The C++ Programming Language goes into quite some detail about this (Section 13.5.1). I highly recommend it.

Answer 2

It's the order but it's not only the order. For the first code, both templates was defined before. But the second was taken.

This is because the two templates are compared and it is found that (T) matches any type that (T*) matches, but that (T*) does not match all types that (T) matches. Thus, the second template is more specialized. Whenever you put an explicit specialization and those two templates match, the templates are compared and the more specialized one is associated by the explicit specialization. This comparison is called "partial ordering".

Answer 3

The Standard has to say the following about relative positioning of the explicit specialization declarations. [Section 14.7.3]

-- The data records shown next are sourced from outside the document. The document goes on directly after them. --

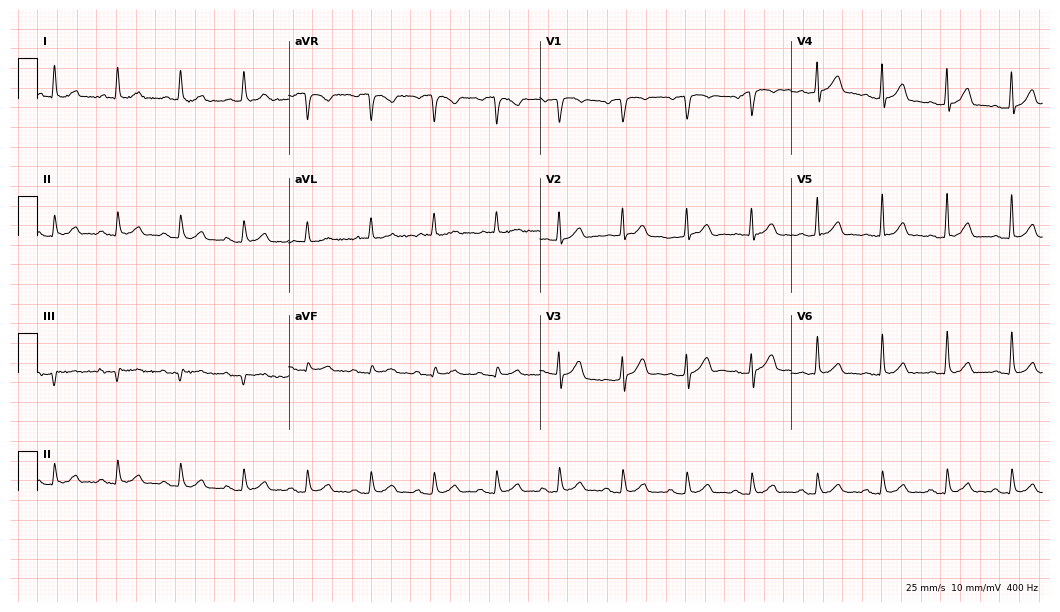
12-lead ECG from a man, 76 years old. Labelled as a normal ECG.
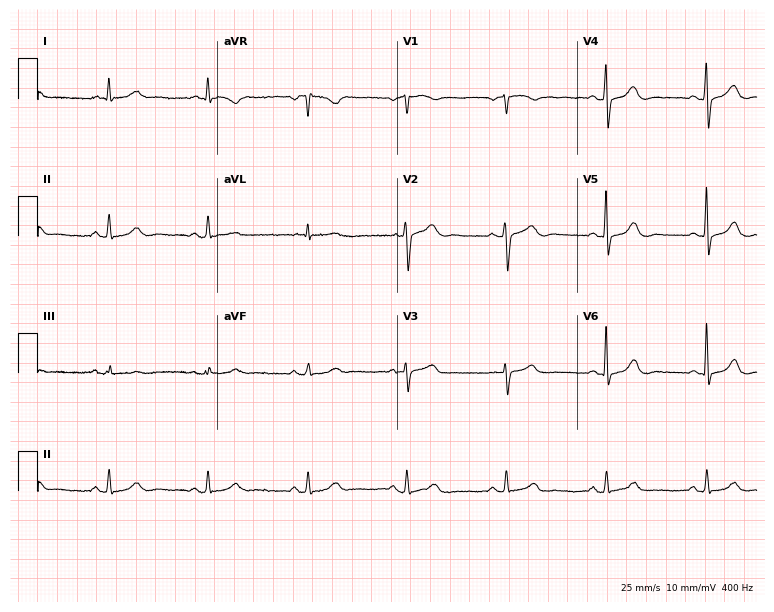
12-lead ECG from a 76-year-old man. Labelled as a normal ECG.
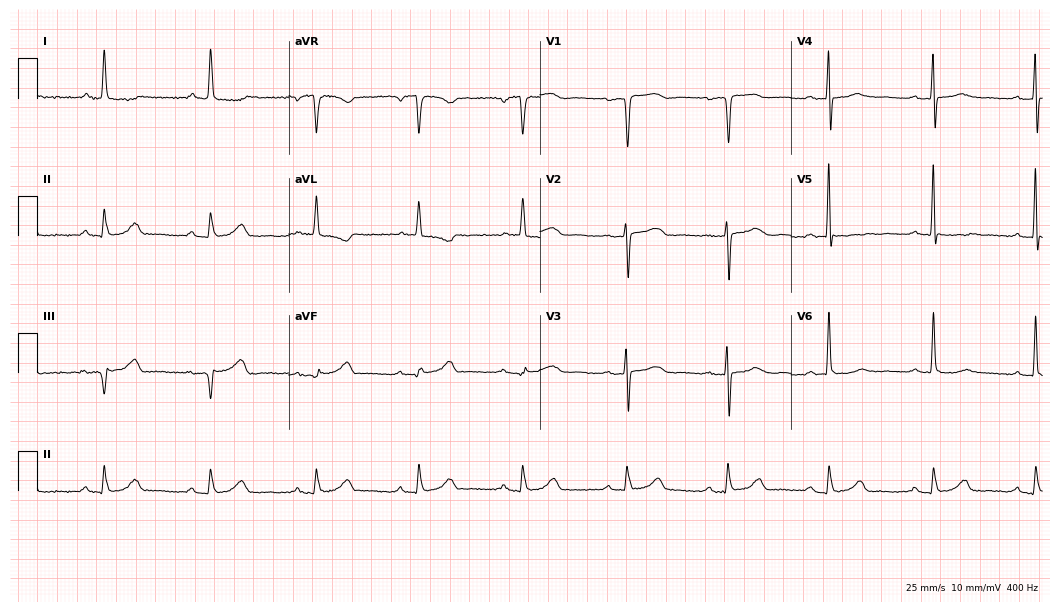
ECG — an 85-year-old woman. Findings include first-degree AV block.
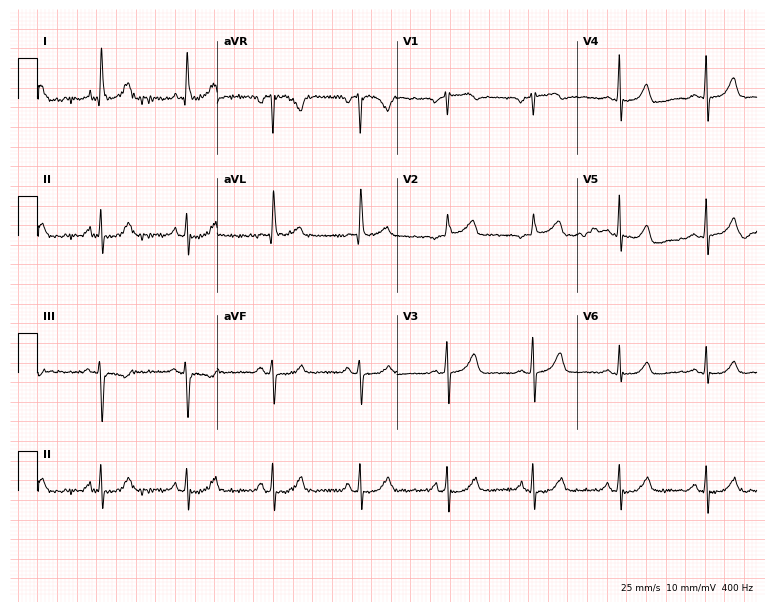
Resting 12-lead electrocardiogram (7.3-second recording at 400 Hz). Patient: a female, 60 years old. None of these six findings is recorded: first-degree AV block, right bundle branch block, left bundle branch block, sinus bradycardia, atrial fibrillation, sinus tachycardia.
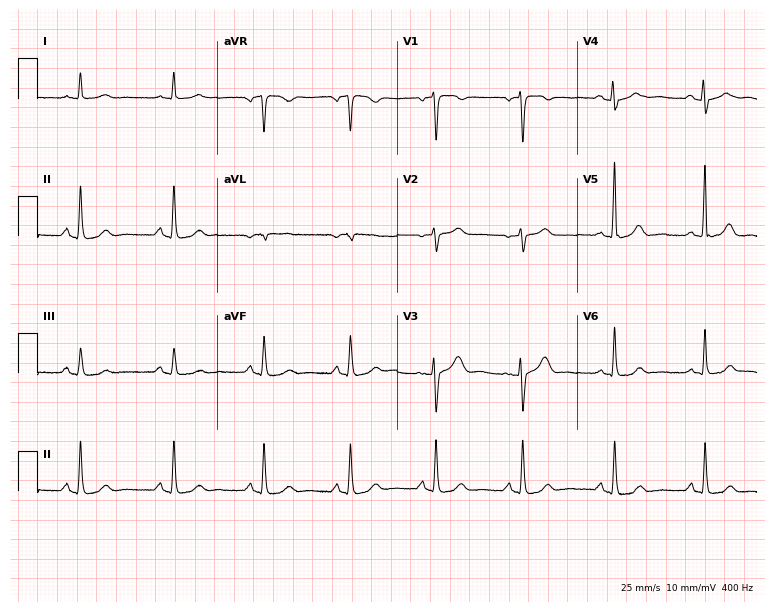
12-lead ECG from a female patient, 53 years old. Labelled as a normal ECG.
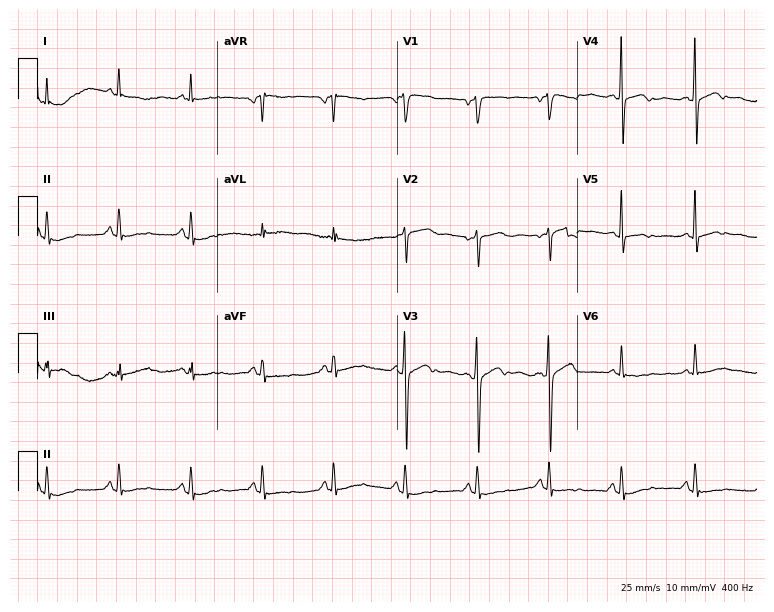
ECG — a woman, 46 years old. Labelled as a normal ECG.

The placement of explicit specialization declarations for function templates, class templates, member functions of class templates, static data members of class templates, member classes of class templates, member class templates of class templates, member function templates of class templates, member functions of member templates of class templates, member functions of member templates of non-template classes, member function templates of member classes of class templates, etc., and the placement of partial specialization declarations of class templates, member class templates of non-template classes, member class templates of class templates, etc., can affect whether a program is well-formed according to the relative positioning of the explicit specialization declarations and their points of instantiation in the translation unit as specified above and below. When writing a specialization, be careful about its location; or to make it compile will be such a trial as to kindle its self-immolation.